At 42, the number and quality of her eggs had already declined. Even if her husband's sperm count was perfect, waiting or trying only medicines was unlikely to help. For her, IVF offered the best chance because it gives us the opportunity to work with whatever healthy eggs remain. Time is precious here, and focusing on the correct problem saves heartbreak and wasted effort.
The right treatment starts with the right diagnosis. Asking the right questions gets you closer to answers that matter.
How to Decide What’s Right For You
Feeling empowered means understanding both the problem and your options. Here is how you can take charge:
- Get a clear diagnosis: Insist on knowing exactly what is standing in your way. Do not settle for vague answers.
- Understand the "why": Know whether it is an egg, sperm, tube, or uterus issue, or sometimes a combination.
- Ask about success rates, costs, and timelines: Every treatment has pros and cons. You deserve clear, honest figures, not just hope.
- Seek advice tailored to your age and unique medical history: What works for a 28-year-old may not be right for a 40-year-old.
- Choose a clinic that explains things without jargon and guides you through the process with honesty and care.
Why Malpani Infertility Clinic’s Approach Is Different
We believe in giving our patients the knowledge and confidence to ask tough questions and make informed decisions. You will never be told to "just keep trying" or pushed into expensive treatments you do not need. Instead, we work with you to create a plan that fits your medical reality and emotional needs.
If you are tired of being left in the dark, or you want a second opinion that is honest and practical, speak with us.

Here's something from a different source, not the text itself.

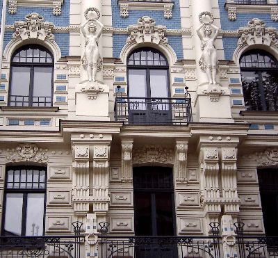 facade de Mikhaïl Eisenstein au 4, rue Strelnieku, à Rīga

We are here to support you—not just as doctors, but as human beings who understand the ups and downs of this journey.
Frequently Asked Questions
Q: How do I know which infertility treatment is right for me?
A: The best treatment depends on your specific diagnosis: egg, sperm, uterus, or tube problems. Proper testing and a clear explanation from your doctor are key before starting any treatment.
Q: Does age really matter that much?
A: Yes. Female age is one of the strongest factors in fertility. The number and quality of eggs drop sharply after 35, making timely decisions important, especially for women over 38.
Q: Will medicines help with all types of infertility?
A: No. Medicines can help if the problem is with ovulation or certain hormone issues, but they do not fix blocked tubes, severe sperm problems, or age-related egg decline.
Q: Is IVF the only option if I am over 40?
A: IVF is often the most effective treatment for women over 40, especially when egg reserve is low, but your doctor will guide you based on your exact test results and situation.
Q: Can stress or lifestyle really affect fertility?
A: Yes, factors like weight, smoking, alcohol, and extreme stress can affect fertility in both men and women, but they are rarely the only cause of infertility.
Q: How long should we try before seeking help?
A: If you are under 35, see a specialist after one year of trying. If you are 35 or older, seek help after six months.
Q: Does a low sperm count always mean IVF?
A: Not always. Mild cases may respond to lifestyle changes, medicines, or IUI, but very low counts usually need IVF with ICSI. A detailed semen analysis helps guide this decision.
Q: What questions should I ask my doctor about treatment?
A: Ask about your exact diagnosis, available treatment options, their success rates, costs, timelines, and what happens if the first treatment does not work.